--- START ---

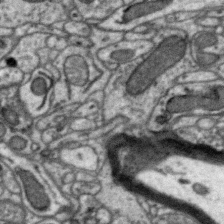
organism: Zebra finch
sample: Brain
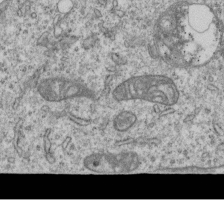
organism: Human
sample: MDA-MB-231 cells
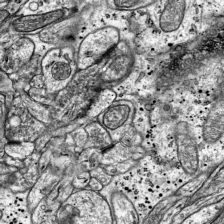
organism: Mouse
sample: Visual Cortex
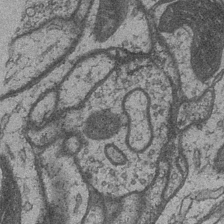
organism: Drosophila
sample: Optic medulla
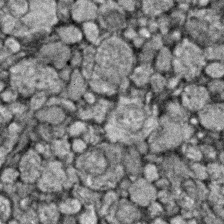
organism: Zebrafish
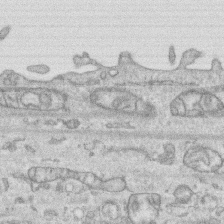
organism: Human
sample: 1205lu cells
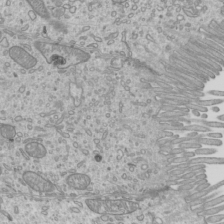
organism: Mouse
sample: Cilia; mouse epididymis
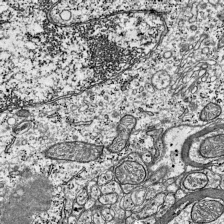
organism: Mouse
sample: Visual Cortex
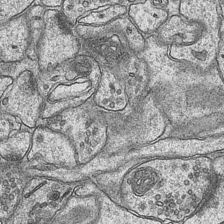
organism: Mouse
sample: CA1 Hippocampus
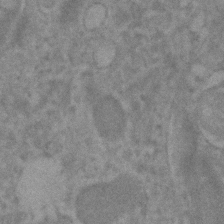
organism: Human
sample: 1205lu cells
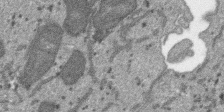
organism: Human
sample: Lung epithelial cells infected with SARS-CoV-2
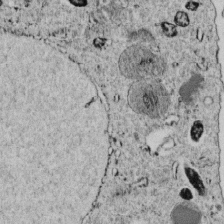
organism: C. elegans
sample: C. elegans embryo early stage
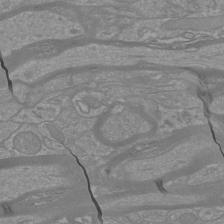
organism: Mouse
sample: Cortical neurons
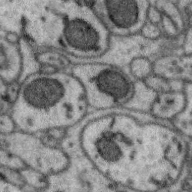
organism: Zebra finch
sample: Brain
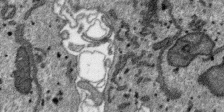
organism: Human
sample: Lung epithelial cells, uninfected (mock) control
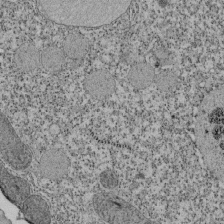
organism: Tetrahymena
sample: Cilia in tetrahymena
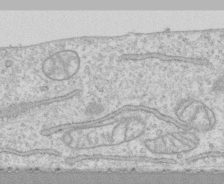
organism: Human
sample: CRL-1474
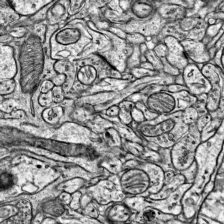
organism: Mouse
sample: Visual Cortex
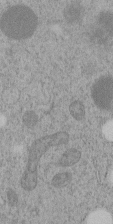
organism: C. elegans
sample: C. elegans embryo early stage
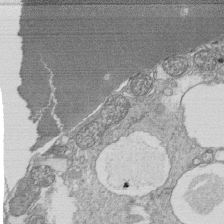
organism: Tetrahymena
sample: Cilia in tetrahymena
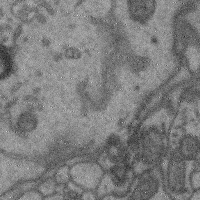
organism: Mouse
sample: Cerebral cortex
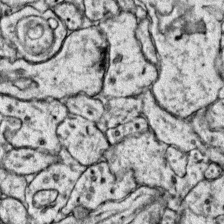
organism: Mouse
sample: Primary visual cortex
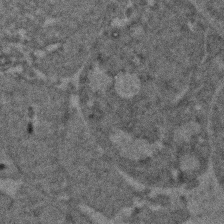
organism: Zebrafish
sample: Zebrafish embryo
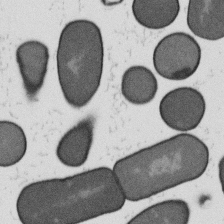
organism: B. subtilis
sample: Bacterial spore
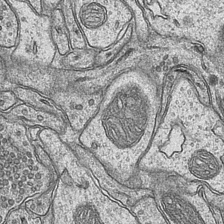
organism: Mouse
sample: CA1 Hippocampus
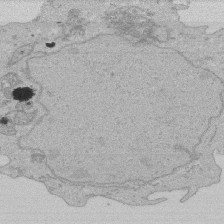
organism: Human
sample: Activated Jurkat CD4+ T cells
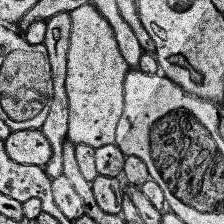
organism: Human
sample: Temporal Lobe
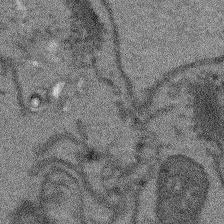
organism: Arabidopsis thaliana
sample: Root tip
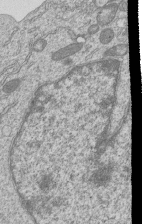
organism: Human
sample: MDA-MB-231 cells
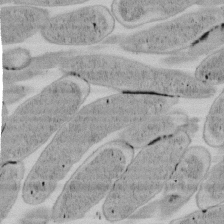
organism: E. coli
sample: Bacterial nucleoid
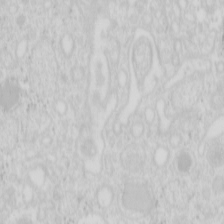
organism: Mouse
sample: Pancreas
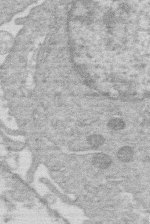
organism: Human
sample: Macrophage cells
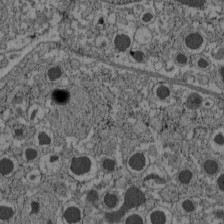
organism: C57BL Mouse
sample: Pancreatic islet

--- END ---

> [YOUR GOAL] Return the material verbatim; the images are not to appear in the copy.

> [ANSWER]
organism: Zebra finch
sample: Brain
organism: Human
sample: MDA-MB-231 cells
organism: Mouse
sample: Visual Cortex
organism: Drosophila
sample: Optic medulla
organism: Zebrafish
organism: Human
sample: 1205lu cells
organism: Mouse
sample: Cilia; mouse epididymis
organism: Mouse
sample: Visual Cortex
organism: Mouse
sample: CA1 Hippocampus
organism: Human
sample: 1205lu cells
organism: Human
sample: Lung epithelial cells infected with SARS-CoV-2
organism: C. elegans
sample: C. elegans embryo early stage
organism: Mouse
sample: Cortical neurons
organism: Zebra finch
sample: Brain
organism: Human
sample: Lung epithelial cells, uninfected (mock) control
organism: Tetrahymena
sample: Cilia in tetrahymena
organism: Human
sample: CRL-1474
organism: Mouse
sample: Visual Cortex
organism: C. elegans
sample: C. elegans embryo early stage
organism: Tetrahymena
sample: Cilia in tetrahymena
organism: Mouse
sample: Cerebral cortex
organism: Mouse
sample: Primary visual cortex
organism: Zebrafish
sample: Zebrafish embryo
organism: B. subtilis
sample: Bacterial spore
organism: Mouse
sample: CA1 Hippocampus
organism: Human
sample: Activated Jurkat CD4+ T cells
organism: Human
sample: Temporal Lobe
organism: Arabidopsis thaliana
sample: Root tip
organism: Human
sample: MDA-MB-231 cells
organism: E. coli
sample: Bacterial nucleoid
organism: Mouse
sample: Pancreas
organism: Human
sample: Macrophage cells
organism: C57BL Mouse
sample: Pancreatic islet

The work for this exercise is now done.